La vie est trop courte pour un seul projet.
Bâtisseur de pyramide, réparateur de motos, sauveur de parquet, dentiste... Harald a plein de projets.
Harald Geiling se tient entre jantes, établis et comparateurs dans son atelier de réparation de motos. Vêtu de jeans et d'une veste bleue tachée d'huile et de saletés, il bricole au banc de redressage, sur lequel est fixé un cadre de moto. Une collision l'a fortement comprimé de 22 mm, ce qui a modifié son angle de chasse. La roue avant frotte le refroidisseur. La moto ne peut pas rester comme ça, il faut lui redonner sa forme originale. Harald élève le banc de redressage: «J'adore les réparations, surtout si d'autres me disent qu'elles sont impossibles. C'est ce qu'il y a de plus beau.»
Harald Geiling
Pourquoi l'a-t-il construite lui-même? Il ne peut pas s'en empêcher: «Le dimanche, une fois que j'ai lu le journal, je commence vite à m'ennuyer. Je dois aller faire du vélo, ou bâtir quelque chose.» Il me montre un plan sur lequel il a dessiné des cercles au compas pour former un rectangle. Le rectangle représente son nouveau centre de la moto. L'idée est de l'ériger en face de l'atelier actuel. Les cercles indiquent la distance que pourrait parcourir une grue, et où elle devrait être positionnée. Il n'a pas encore obtenu de permis de construction.
Harald Geiling
Harald n'a encore jamais connu d'échec cuisant. Il a toujours suivi son instinct, notamment lorsqu'il a construit la pyramide. Un bureau de géomètres avait défini les fondations par points sur lesquelles les appuis de la pyramide devaient être posés. Une fois que Harald et Wiktor ont creusé la moitié des fondations, Harald a eu l'idée de mesurer à nouveau le tout pour vérifier que les emplacements étaient corrects. Et ils ne l'étaient pas! La base de la pyramide n'était pas carrée, mais plutôt semblable à un parallélogramme. «Heureusement, nous n'avons eu aucun dégât, parce que nous l'avons remarqué à temps», me raconte Harald.
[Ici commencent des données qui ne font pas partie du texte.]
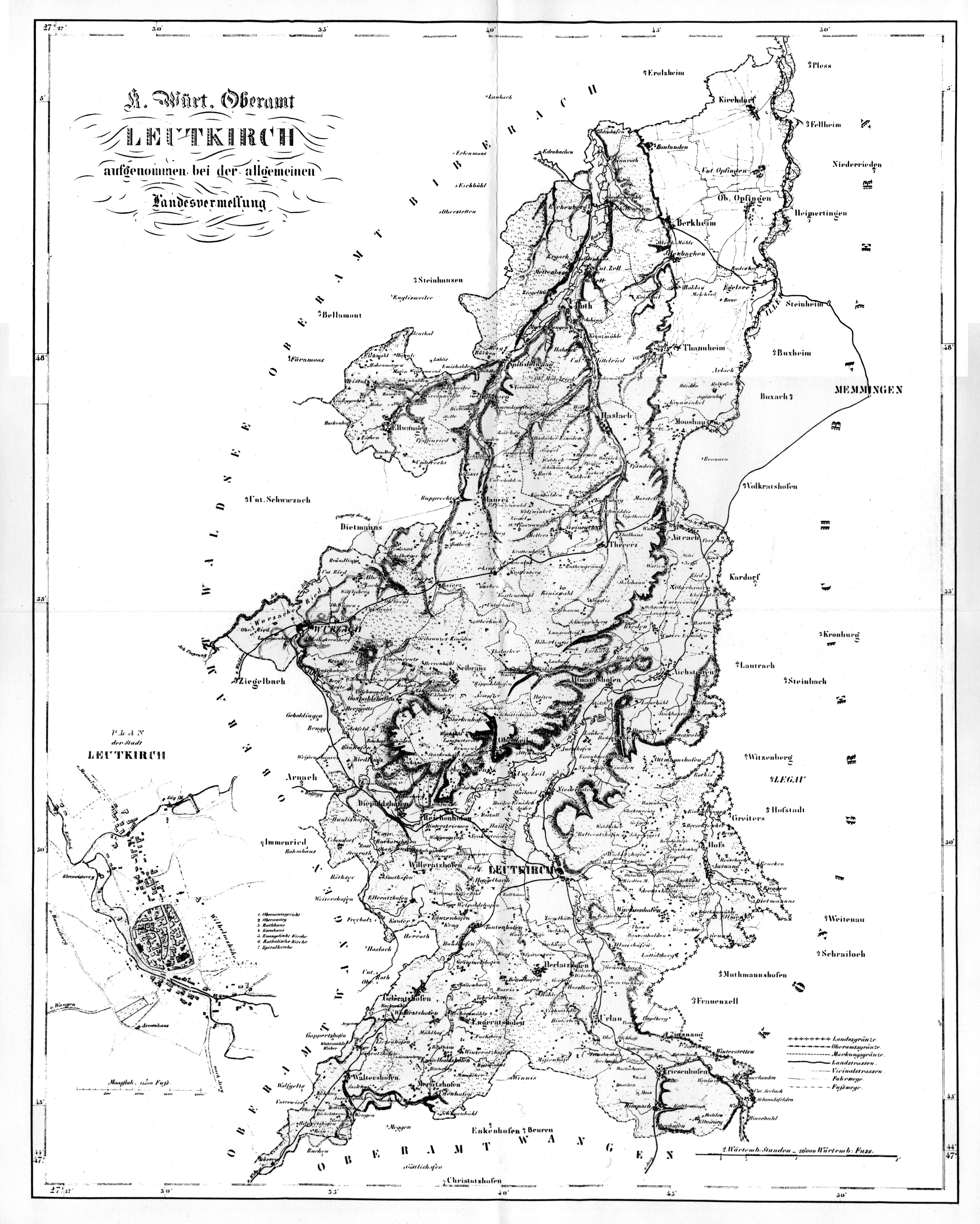 Karte des Oberamts Leutkirch, Beilage zu: Beschreibung des Oberamts Leutkirch
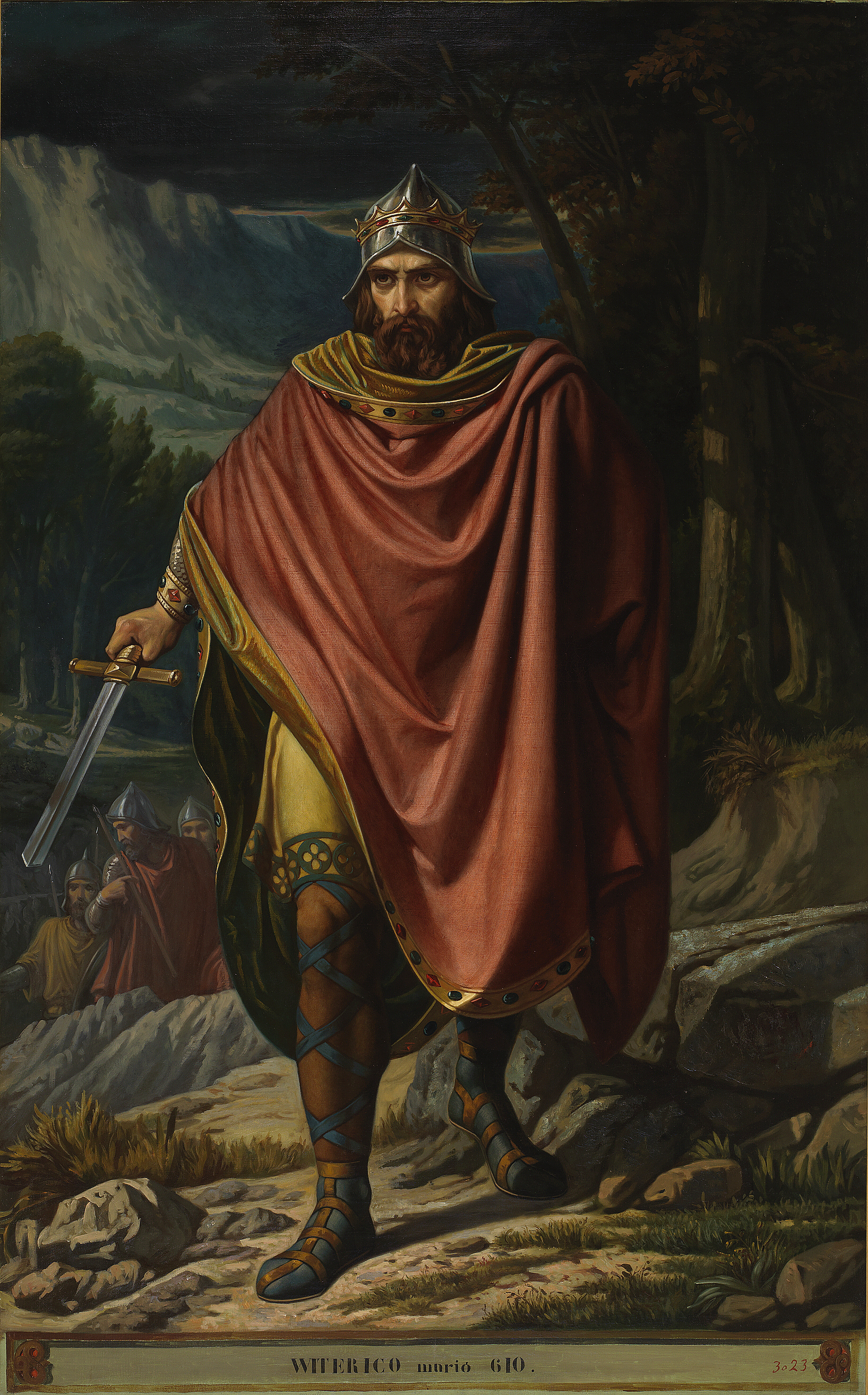 El lienzo representa a Witerico († 610), rey de los visigodos entre los años 603 y 610. Sucedió al rey Liuva II y fue sucedido a su vez por el rey Gundemaro. Apoyado por los arrianos, encabezó una conspiración contra su antecessor, el rey Liuva II, a quien depuso y asesinó.
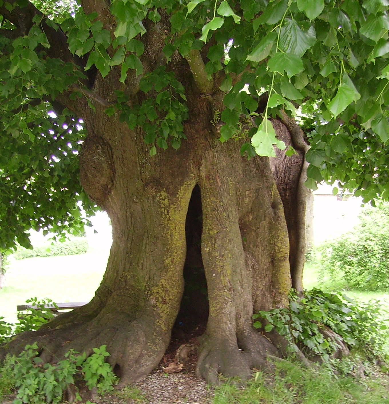 view of Herzogenreuth, part of Heiligenstadt in Oberfranken, Germany
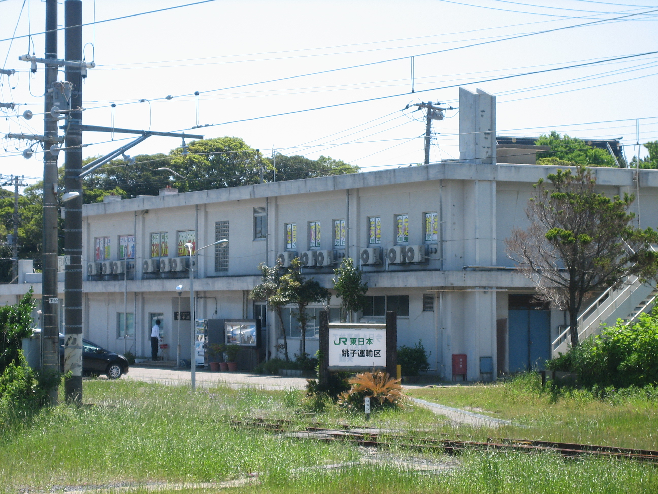 JR東日本千葉支社銚子運輸区
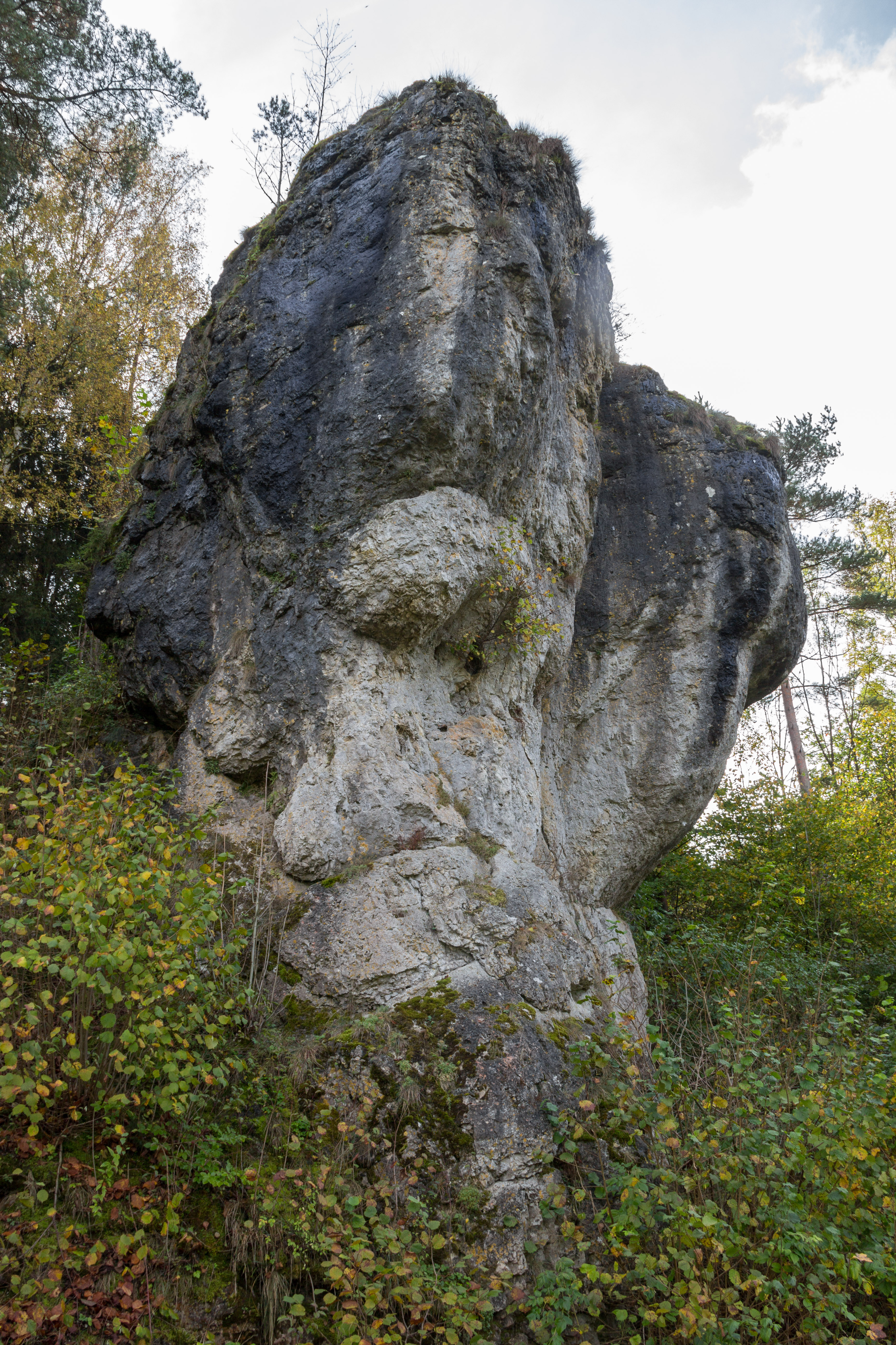 Heidenstein, Todsfelder Tal, Egloffstein, Thuisbrunn, Geotop
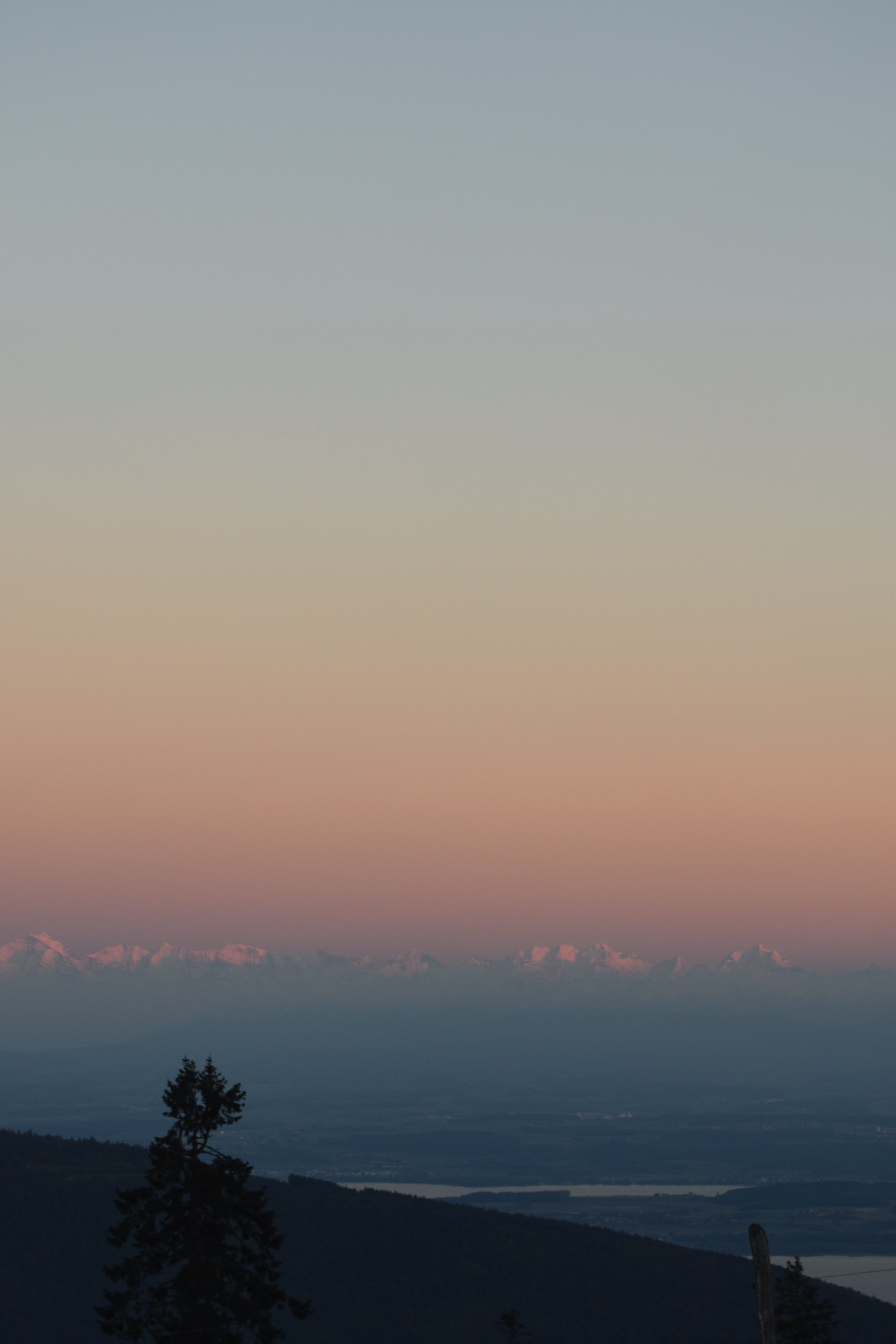 Aussicht vom Tête de Ran in Richtung Alpen kurz vor Sonnenuntergang
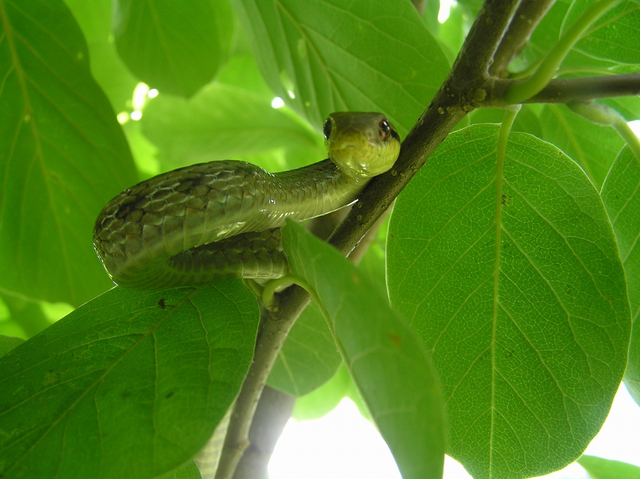 モクレンの木に登るアオダイショウ
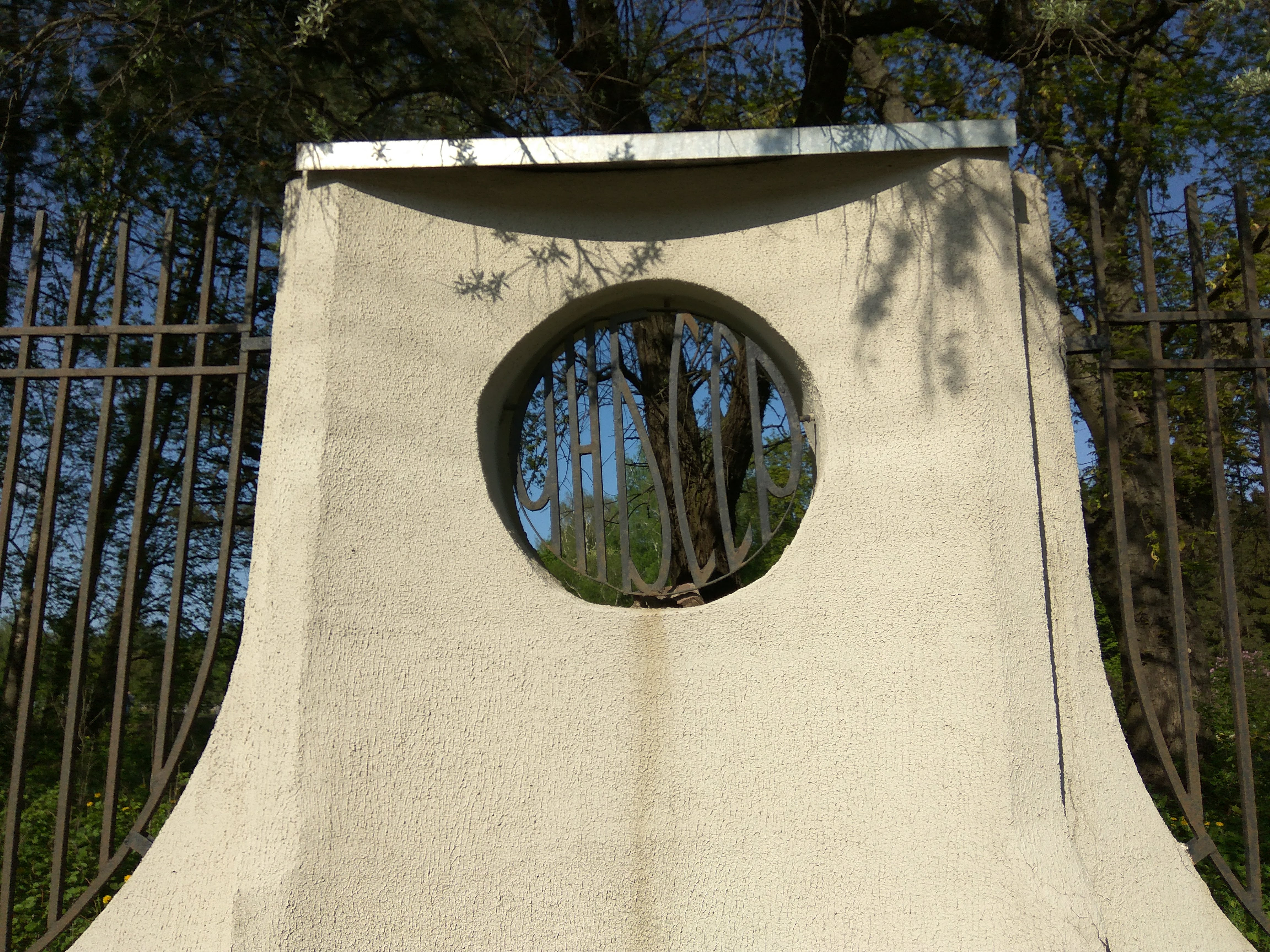 Мінск. Батанічны сад у маі 2018
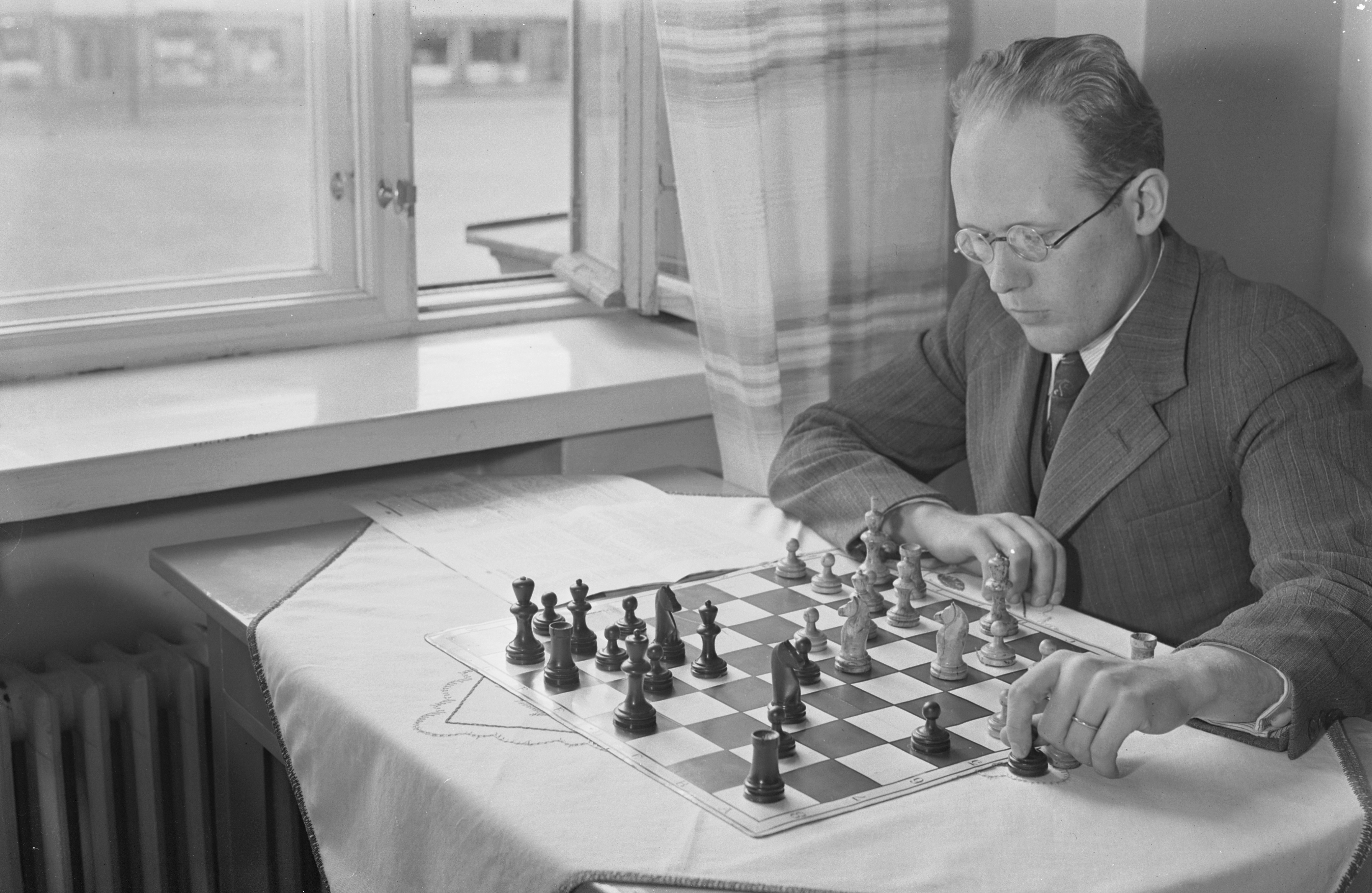 Shakkimestari Eero Böök shakkitehtävää ratkaisemassa. Helsinki.
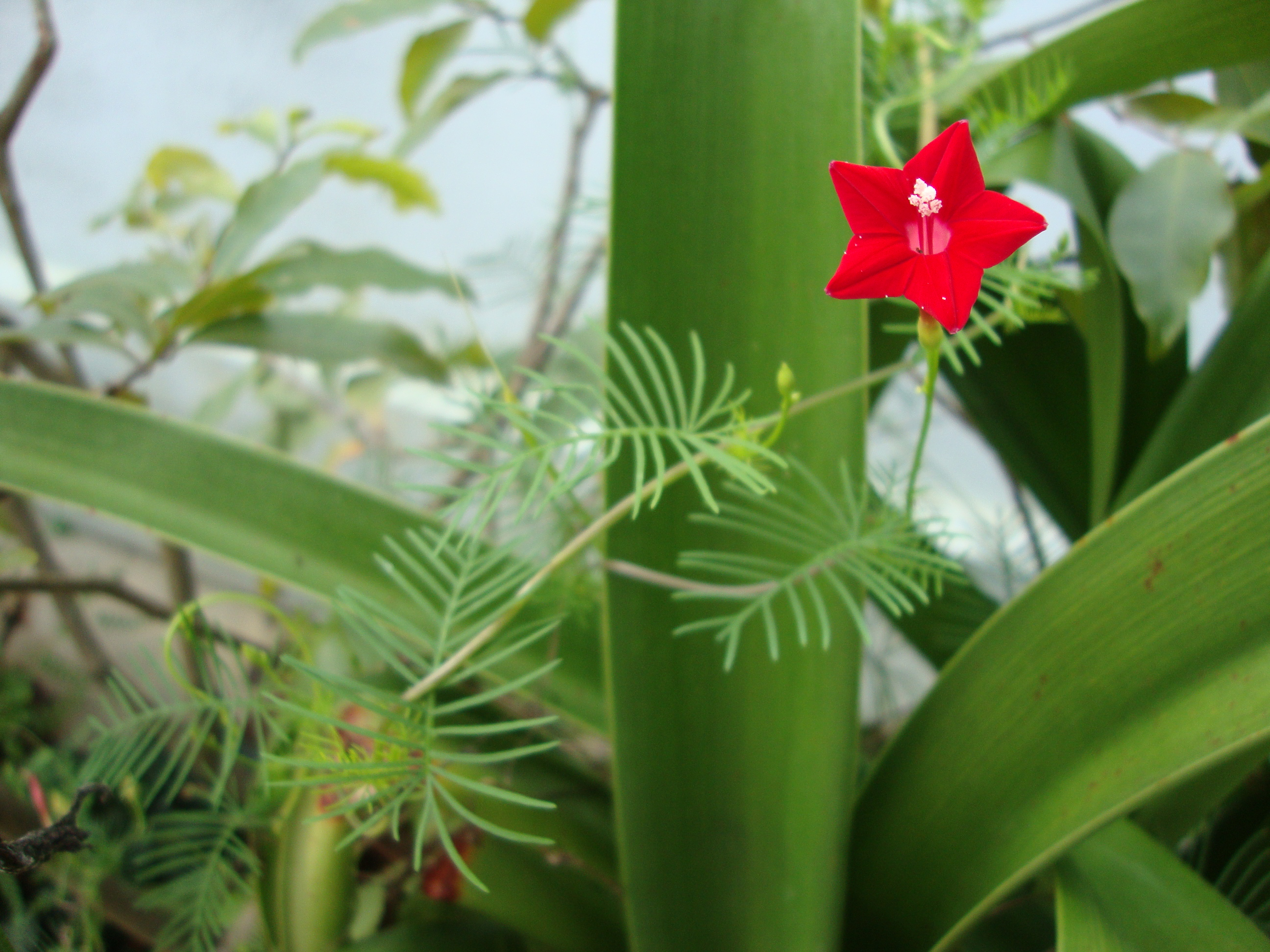 Ipomoea quamoclit L., 1753

Enfant, il fabriquait déjà des objets. A six ans, il a construit un jeu de croquet, avec maillet, boules et arceaux en fils métalliques. A huit ans, il s'est aménagé un atelier et a monté lui-même des étagères avec du bois de recyclage. A 15 ans, il s'est acheté un appareil de soudage avec son argent de poche et s'est fabriqué un vélomoteur. «J'ai toujours investi beaucoup d'argent dans des outils, et je les ai améliorés lorsque c'était nécessaire.» Il procède toujours de même aujourd'hui. S'il reçoit une moto qui présente un défaut qu'il n'a encore jamais vu, il fabrique un outil spécial pour la réparer.
Harald Geiling
Son téléphone sonne. Un ingénieur en protection incendie l'appelle au sujet de travaux dans la pyramide. Harald discute une demi-heure et s'énerve: «Construire est très facile. Parfois, cela dure plus longtemps pour s'accorder avec les services d'urbanisme. Mais tout ira bien, mon nouveau centre de la moto verra le jour.» D'ici là, il consacre quelques heures à la rénovation d'un appartement au centre de Mayence pour son fils et ses colocataires. «Il vaut mieux avoir deux ou trois projets en parallèle.» «La vie est trop courte pour un seul projet.»